=== About this exercise ===
The answer must reproduce exactly the lines from the one with "Citaro II Facelift" through the end of the material, and it must contain no pictures.

=== Given data ===
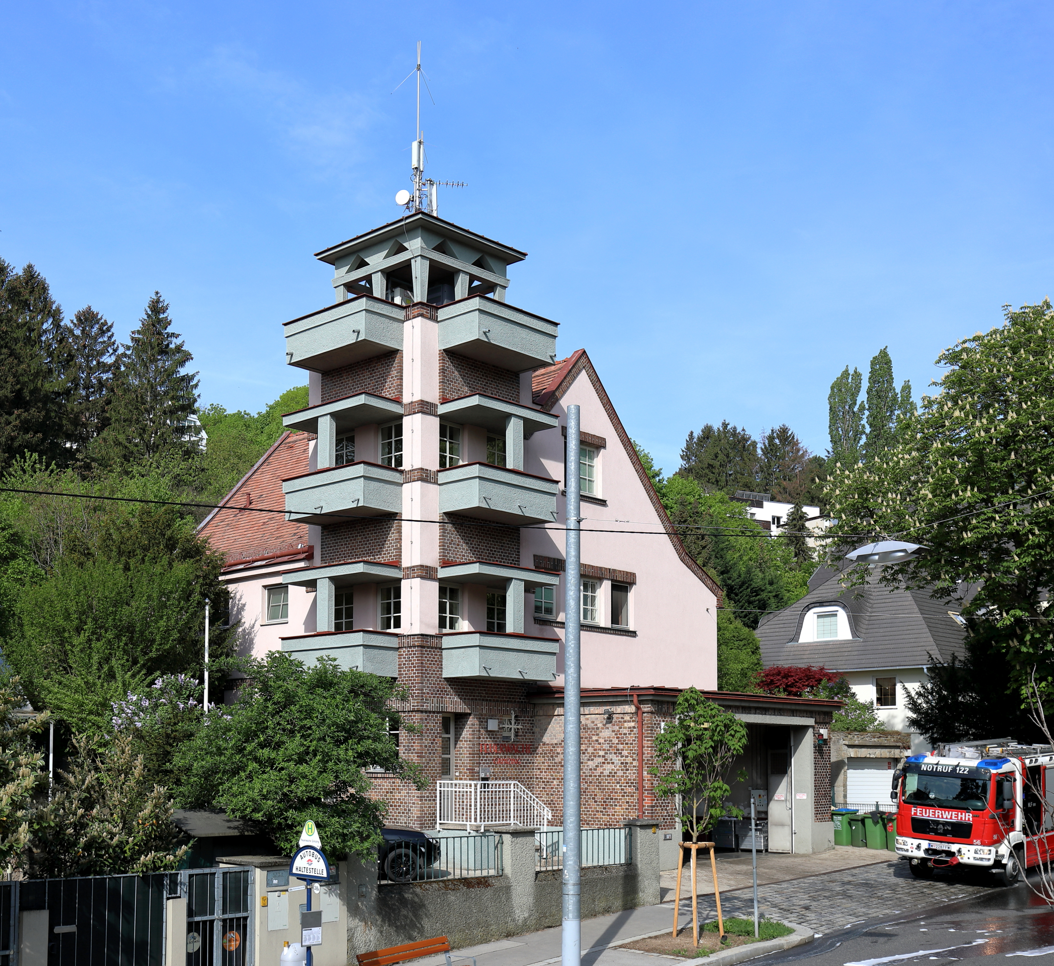 Die Feuerwache Grinzing an der Adresse Cobenzlgasse 63 im 19. Wiener Gemeindebezirk Döbling.Der im Stil der Zwischenkriegszeit entstandene Wachebau wurde nach Plänen der damaligen Magistratsabteilung 22 und des Architekten Konstantin Peller errichtet und am 24. November 1929 bezogen. 1991/92 erfolgte eine Generalsanierung, dabei wurden die zwei Ausfahrtstore durch ein achtflügeliges Automatiktor ersetzt.
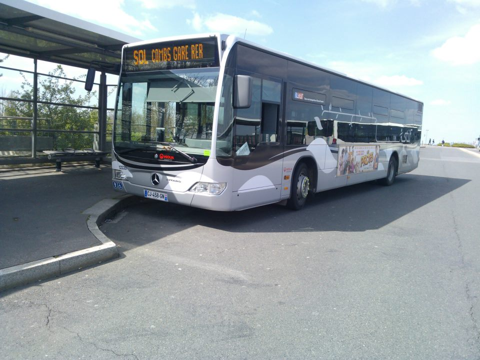 Citaro II Facelift N°12220 de la ligne SOL à la Gare de Lieusaint - Moissy
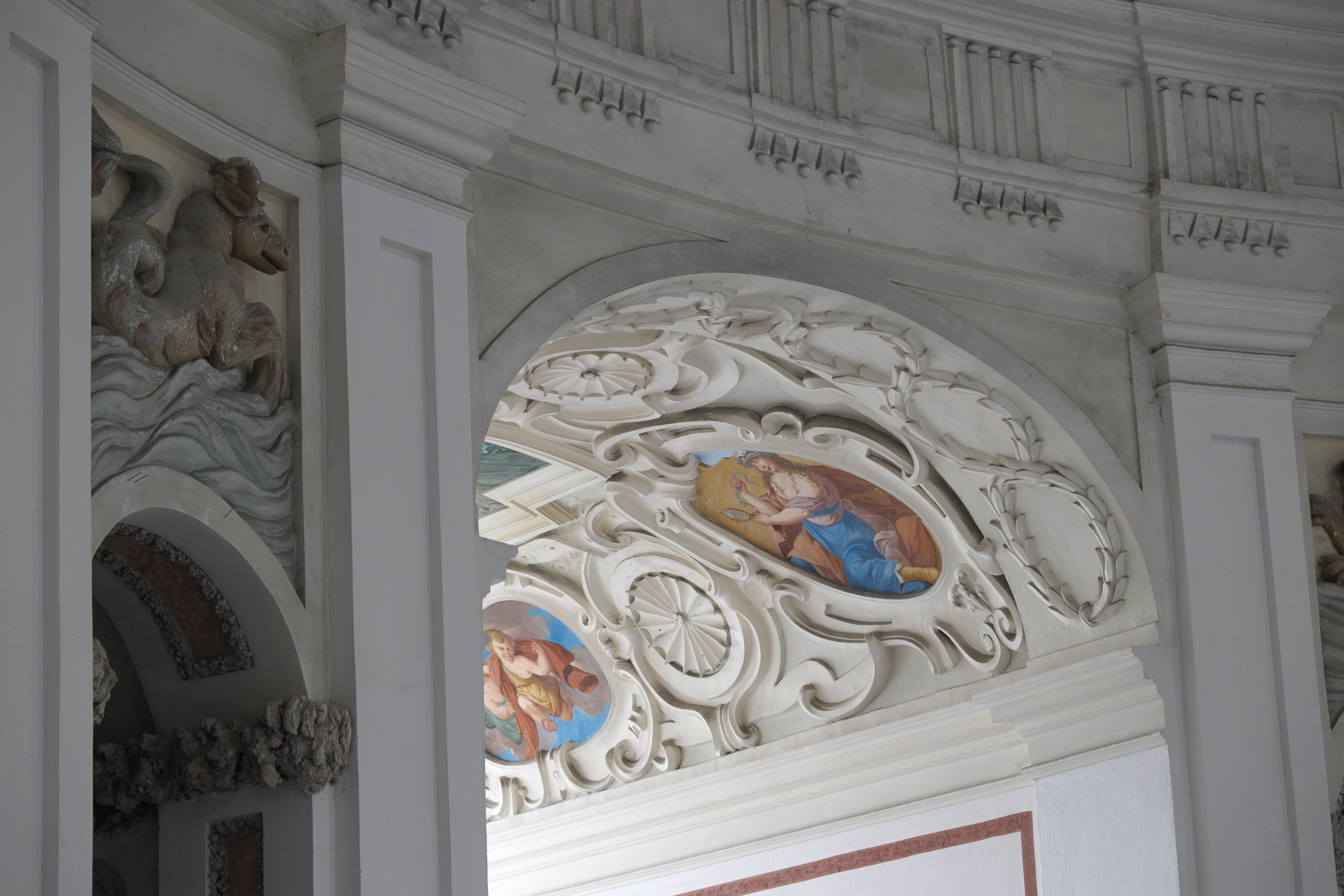 Blumengarten Kroměříž in Kroměříž in der Region Zlin in Tschechien, Stuck und Deckenmalerei in der Rotunde

=== Answer box ===
 Citaro II Facelift N°12220 de la ligne SOL à la Gare de Lieusaint - Moissy
 Blumengarten Kroměříž in Kroměříž in der Region Zlin in Tschechien, Stuck und Deckenmalerei in der Rotunde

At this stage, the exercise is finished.